Симонопио не принадлежал к тем детям, что позволяют страху манипулировать собой. Во время своих прогулок в горах он ежедневно сталкивался с медведями и пумами, пристально смотрел им в глаза, повторяя: «Я лев, ступай своей дорогой, а я пойду своей». Но ни разу до этого дня Симонопио не ходил по запретной тропинке, понимая, что лучше случайно встретиться с хищником в горах, чем столкнуться с человеком, который проложил этот путь, приминая землю тяжестью шагов, зависти и горя.
В каком-то смысле он даже был рад, что у него появился шанс вторгнуться на территорию Эспирикуэты, сопровождая крестную и находясь вдалеке от пчел, которые непременно запретили бы ему приближаться к дому.
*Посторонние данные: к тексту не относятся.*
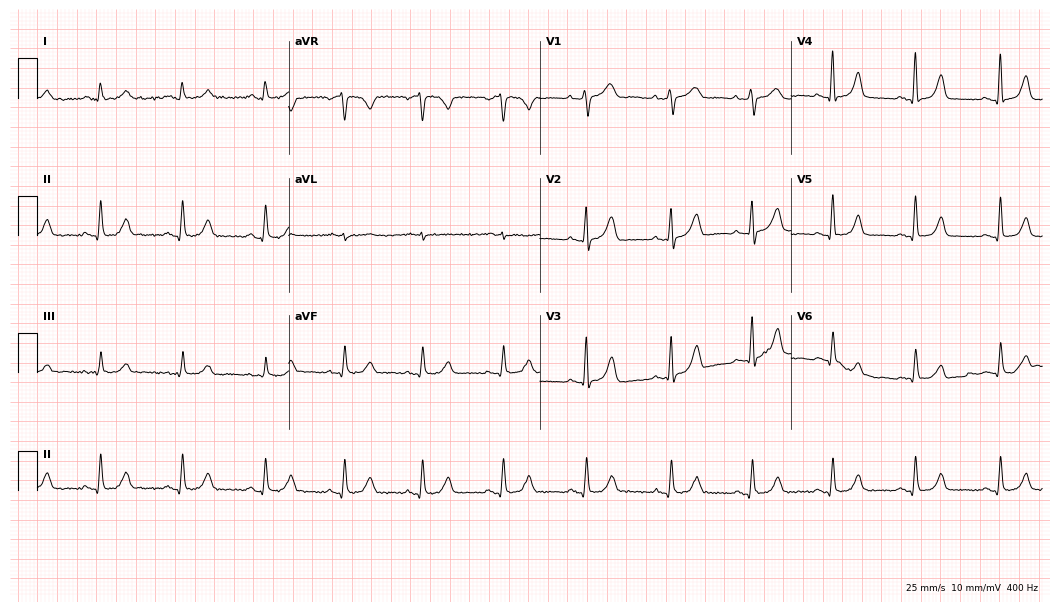
ECG (10.2-second recording at 400 Hz) — a 49-year-old woman. Labelled as a normal ECG.

Наконец-то он удовлетворит свое любопытство: что именно было или чего, наоборот, не было в этом доме? Почему пчелы так настойчиво отваживают его от этого места? С каждым шагом, приближающим Симонопио к эпицентру этого клочка обитаемой земли, он все сильнее испытывал чувство, что отражалось в глазах батрака: разочарование и несчастье. Что земля плодородна, но с неохотой позволяет урожаю вырасти. Что воздух насыщает кислородом, но отравляет что-то в глубине клеток. Жизнь на этом клочке земли тяжела, опасна, темна и зловеща. Удовлетворив свое любопытство, он решил, что, подобно пчелам, с этого дня никогда более не ступит на землю, которую занимает Эспирикуэта.
Он с трудом свернул на том повороте, чего прежде ни разу не осмеливался сделать, отчасти потому, что боялся нарушить запрет. У него сразу заболело в груди. Легкие инстинктивного отказывались дышать этим воздухом, или же дело было в пчелах с их предостережениями. Но главное, конечно же, он постоянно осознавал грозящую опасность.
Несмотря на парализовавший его ужас, который приходилось скрывать, чтобы не напугать крестную, Симонопио уверенно шел вперед, осторожно посматривая на Беатрис в течение всего пути: интересно, ей тоже не хватает воздуха? Не мешает ли ей почти физическое давление этого места? Не побледнела ли она? Неужели не замедлит шаг по мере того, как они подходят к дому все ближе? «Если так, – размышлял Симонопио, – остановимся и повернем назад». Но ничего подобного он не замечал. У Беатрис Кортес была четкая цель, и ничто не могло заставить ее отказаться от исполнения миссии. Ее не одолевали никакие предчувствия и ничто не пугало. Поэтому, несмотря на свое недомогание, Симонопио двигался дальше с твердым намерением не входить в логово койота, спрятаться и переждать. Он дал себе слово, что этот день не перечеркнет его будущее.